The Museum of Strategic Missile Troops is a former Soviet nuclear missile base that has been opened to the public by the armed forces of Ukraine. Under the guidance of former officers who once operated the base, visitors are led on a tour explaining how large-scale nuclear missiles were managed, maintained, guarded, and later dismantled. Other than several missiles and engines on open display, the location appears innocuous – a few low-rise barracks, a tall radio tower. Massive green transport trucks customized to transport thermonuclear warheads hint at something more sinister. Deep beneath the surface lie the control and missile solos designed to destroy the world. As a thick iron door locks us in, I descend into a long tunnel towards the command silo. Immediately, the atmosphere becomes dense, cold and heavy. Slightly hunched, I am opening the mechanical and electrical toolbox designed to initiate Armageddon.

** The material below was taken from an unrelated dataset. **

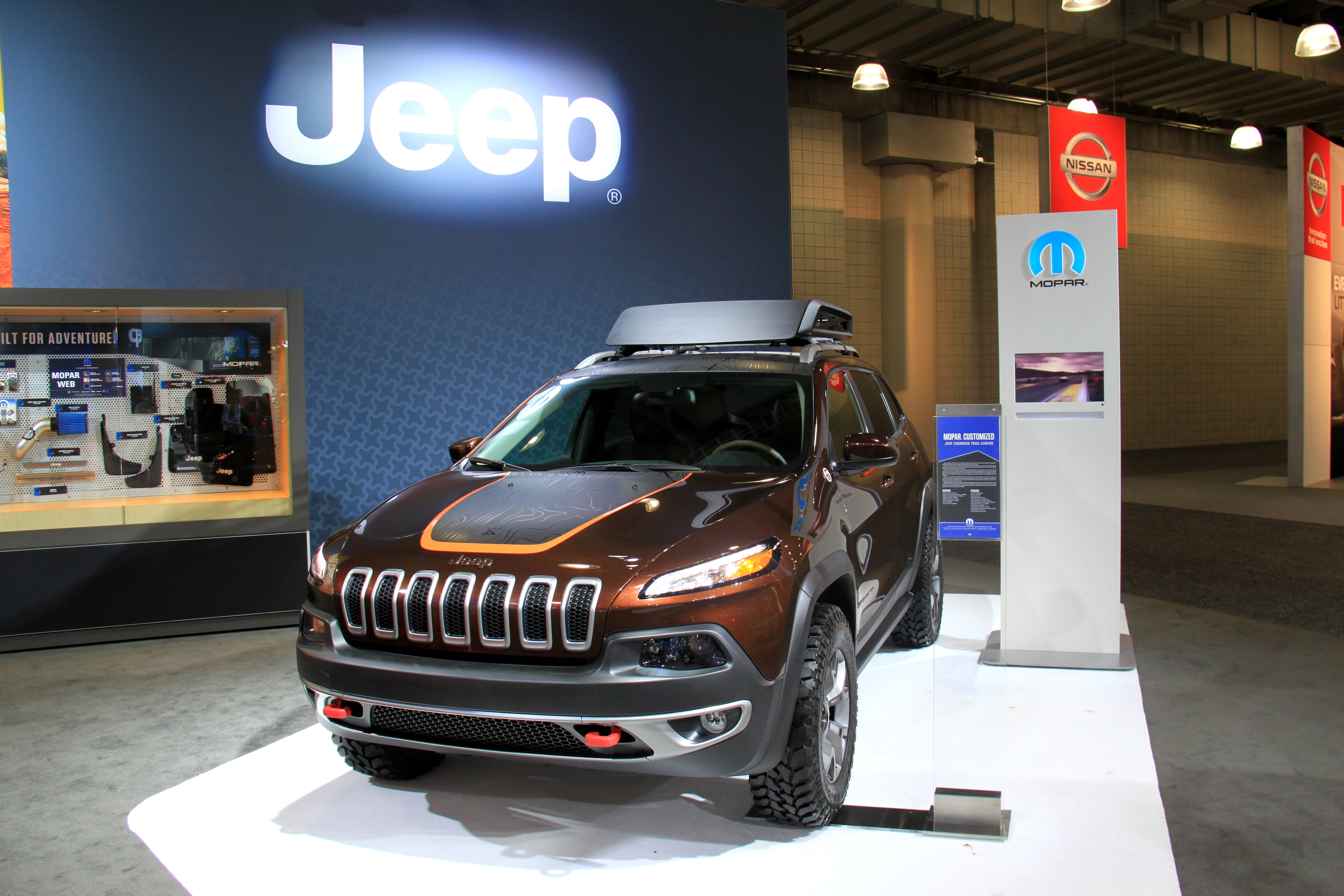 JEEP Cherokee Piattaforma: Alfa Romeo Giulietta esposizione: Salone Internazionale dell'automobile di New York 2014

Former Colonel Mikael Kamenskov had his finger on the button for over a decade. If the orders had come down, as they nearly did on several occasions, he was responsible for pressing the button, launching the missiles, and annihilating entire cities. Moustached and balding, he is serious man, explaining the detailed security measures and base design using scale models and a stick pointer. He describes how a two-man combat crew would take six-hour shifts, capable of surviving in their subterranean silo for up to 48 days without surfacing. The Colonel does not present the face of a cold-stone killer, and yet his actions would directly have resulted in the slaughter of millions.
I remove my Ray Ban sunglasses as we leave the bright sunshine behind and enter the guts of the facility. The air is cool as we walk along a narrow tunnel, once reserved for top-secret military personnel only. Heating, air, plumbing and radiation filters line the walls, while above us, a 120-ton cap protects the giant test-tube shaped silo. The 12-level underground command post silos were built on hydraulic suspensions, to function in the event of earthquake, or more likely, missile attacks. In the eyes of many Soviet soldiers, explains the Colonel, mutually assured nuclear annihilation was not so much an “if”, but a “when”.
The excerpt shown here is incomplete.